PROVIDED INFORMATION Block Start

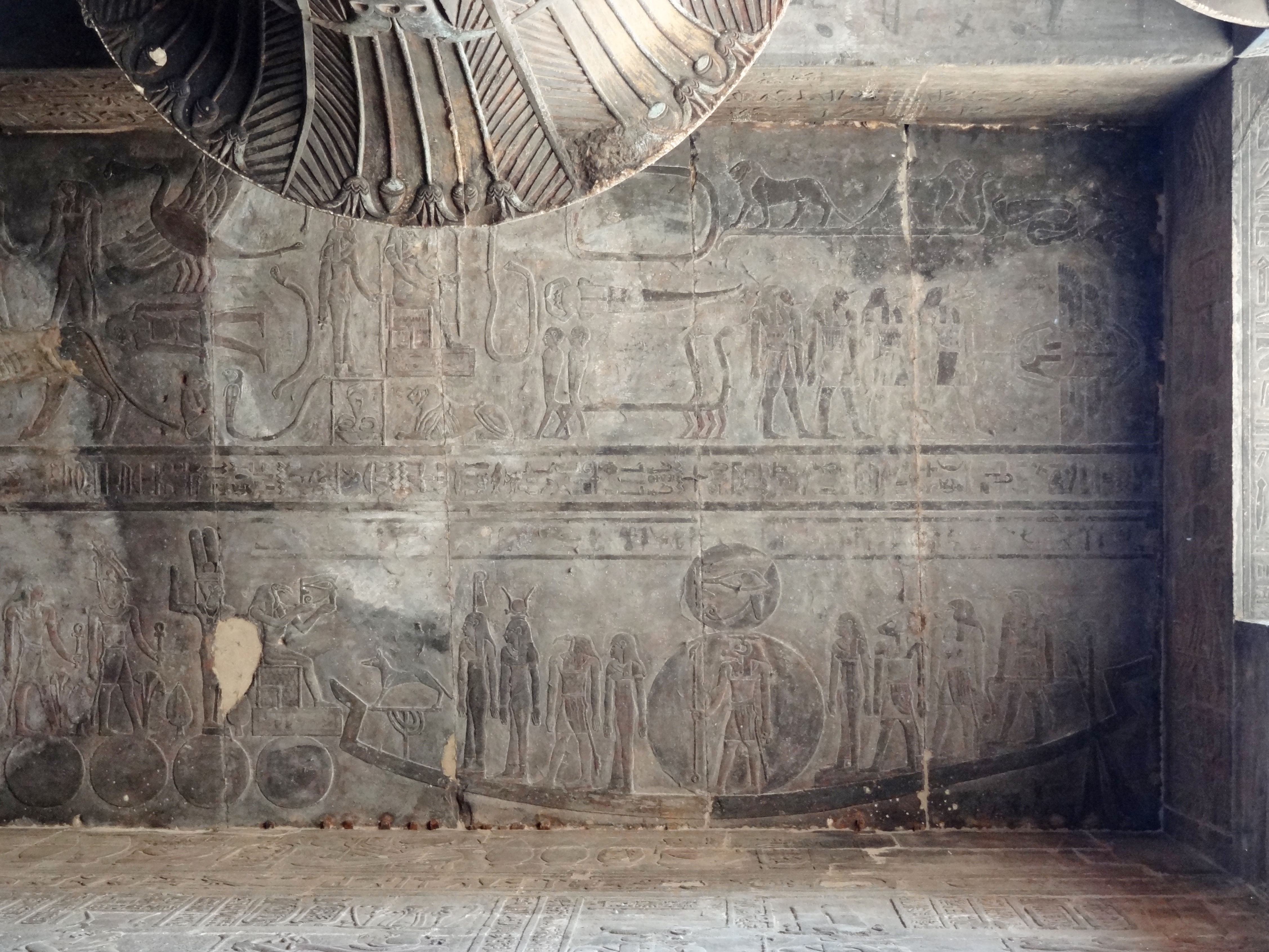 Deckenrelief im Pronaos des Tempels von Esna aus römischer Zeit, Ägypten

PROVIDED INFORMATION Block End
PROVIDED INFORMATION Block Start

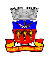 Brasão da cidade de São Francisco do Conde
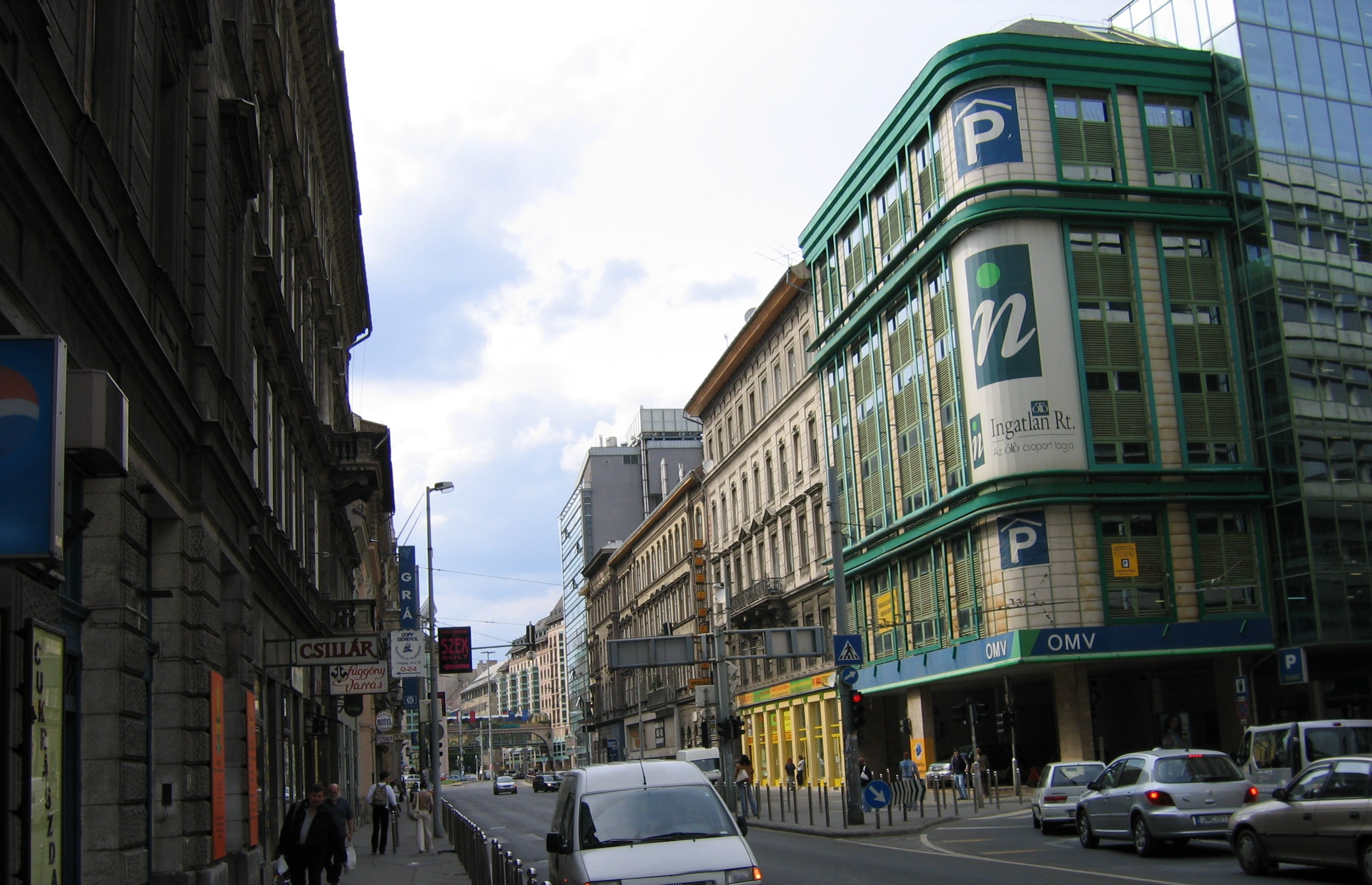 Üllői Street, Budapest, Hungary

PROVIDED INFORMATION Block End

> [TASK PROMPT] From the material above, give again exactly the lines from the one that contains "Brasão da cidade de São Francisco do Conde" through the one that contains "Üllői Street, Budapest, Hungary", and leave out the pictures.

> [SOLUTION TO THE EXERCISE]
 Brasão da cidade de São Francisco do Conde
 Üllői Street, Budapest, Hungary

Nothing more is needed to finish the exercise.